The study finds that most Amazon dieback scenarios happen in hot, dry conditions, the authors note.

Across all simulations where warming in 2100 is above 1.5C, 37% show “some amount of dieback” the study says. However, in these model runs, the risk increases further in the long term, the study notes, with “55% of simulations exhibiting dieback by 2300”.

Prof Nico Wunderling is a professor of computational Earth system science at the Potsdam Institute for Climate Impact Research and was not involved in the new research. He tells Carbon Brief it is significant that, according to this study, the Amazon will face impacts from climate change below the tipping point threshold of 2-6C, as assessed in the landmark 2022 tipping points paper.

The authors also carry out this analysis for Siberian forests. Instead of a drop in tree cover, they find a change in the composition of trees. Munday tells Carbon Brief that the vegetation shifts “from grassy surface types to lots more trees and shrubs” in a process called “woody encroachment”. 

Woody encroachment can have significant negative impacts on terrestrial carbon sequestration, the hydrological cycle and local biodiversity.

“The Siberian forest is probably committed to a long-term, and possibly substantial, expansion of tree cover,” the authors write.

§ High-risk scenarios

The greatest uncertainty in this study comes from the spread of climate sensitivities, Munday tells Carbon Brief.

He elaborates:

“This means that although we simulate the impacts from extremely optimistic mitigation scenarios, there is a chance that the Earth’s climate sensitivity is much higher than we expect, and so, small but significant risks of short- and long-term forest ecosystem impacts exist in spite of the choice of these strong-mitigation scenarios.”

In other words, if climate sensitivity is higher than expected, forests could face harmful impacts even under low emissions scenarios. 

Dr David McKay – a lecturer in geography, climate change and society at the University of Sussex – is the lead author of the 2022 study. He tells Carbon Brief that the new paper “shows the value in focusing not just on model averages, but also exploring a wide range of possible futures to capture potential ‘low probability, high impact’ outcomes”. He adds:

“[The study shows] how negative emissions to reduce warming might help restabilise these forests in future if we do overshoot 1.5C, but as such large-scale CO2 removal remains hypothetical, we shouldn’t assume we can rely on this in practice.”

However, McKay also notes some uncertainties in the models used. Mckay tells Carbon Brief that the vegetation model used in this study doesn’t include fire and “has some limitations around soil moisture stress and vegetation in the tundra”. These are “likely important for resolving potential tipping points in these biomes”.

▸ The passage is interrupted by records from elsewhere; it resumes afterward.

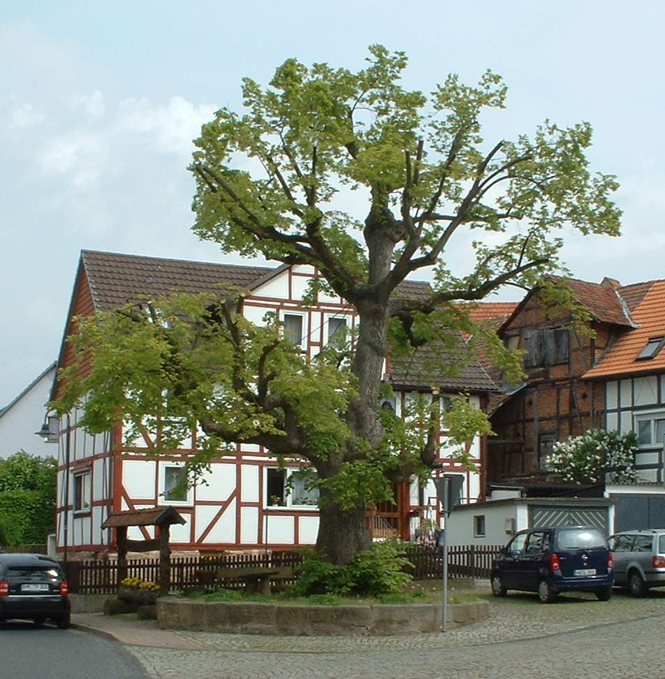 Geleitete Linde in Melsungen - Schwarzenberg
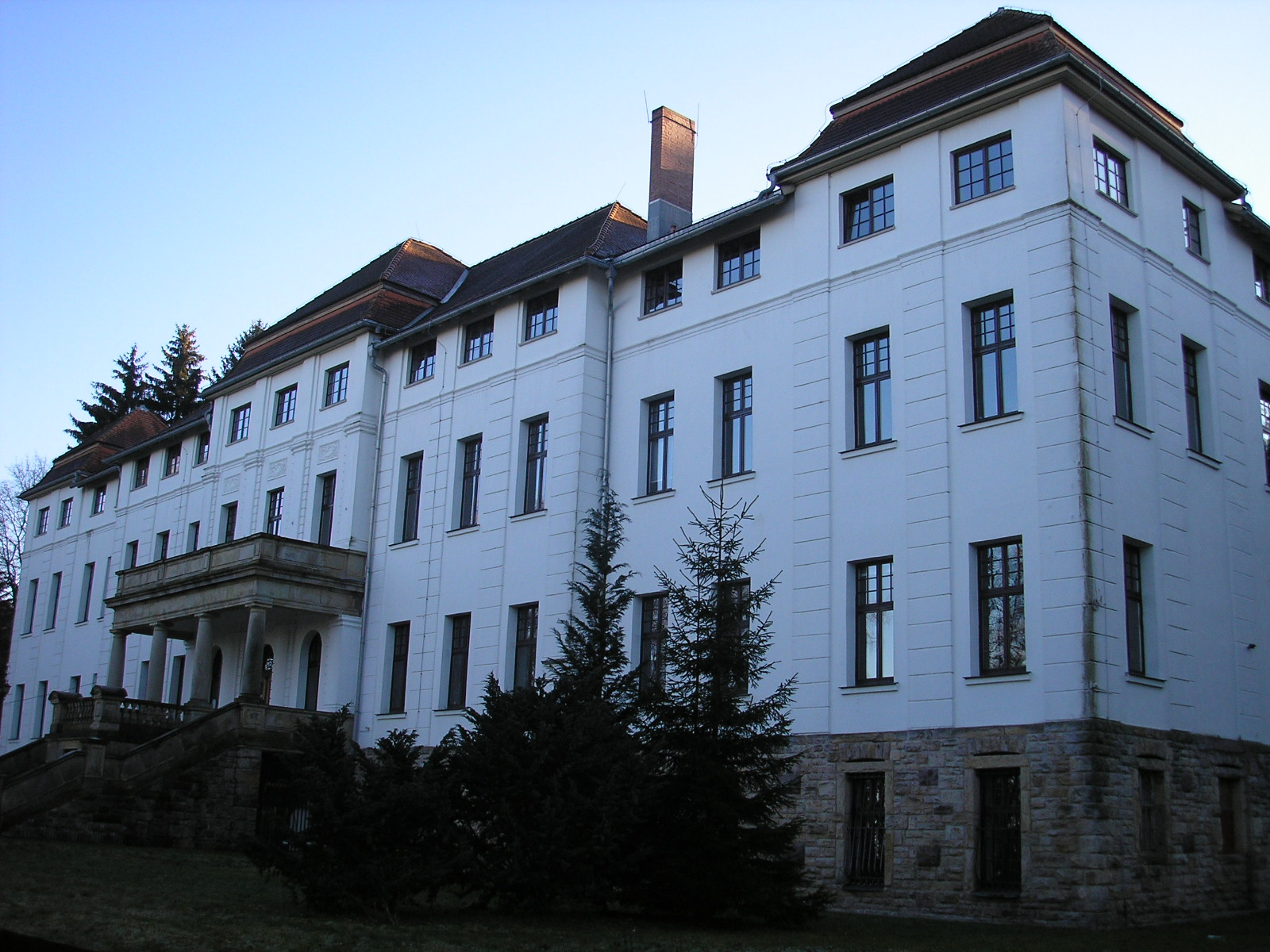 Das Haus I des Goethegymnasiums in Ilmenau (Thüringen).
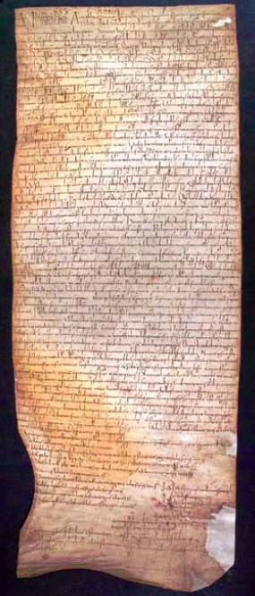 Testament des Bischofs von Olivolo, Ursus, aus dem Jahr 853, Abschrift des 12. Jahrhunderts

Therefore, he adds, the study “doesn’t show how regional tipping points could potentially further amplify and lock-in these future forest shifts, even with negative emissions”. 

Dr David Lapola is researcher at the University of Campinas in Brazil and was not involved in the study. He also warns that vegetation models provide a “poor representation of how CO2 may affect these forests directly”. Lapola argues that scientists must “collect field data to make any new advancement with models”. 

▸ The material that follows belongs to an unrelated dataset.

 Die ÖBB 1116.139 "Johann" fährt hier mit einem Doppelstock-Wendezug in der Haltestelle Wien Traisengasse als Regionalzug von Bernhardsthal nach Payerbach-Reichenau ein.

Nevertheless, Lapola tells Carbon Brief that studies such as this will be “extremely useful” for the IPCC’s upcoming seventh assessment cycle, which will include a dedicated chapter on tipping points and other “low-likelihood high impact events” for the first time.

Study author Jones tells Carbon Brief that overshooting 1.5C leaves forest ecosystems “exposed to more risk than [they] need to be”. The findings show that “we can’t afford complacency”, he warns.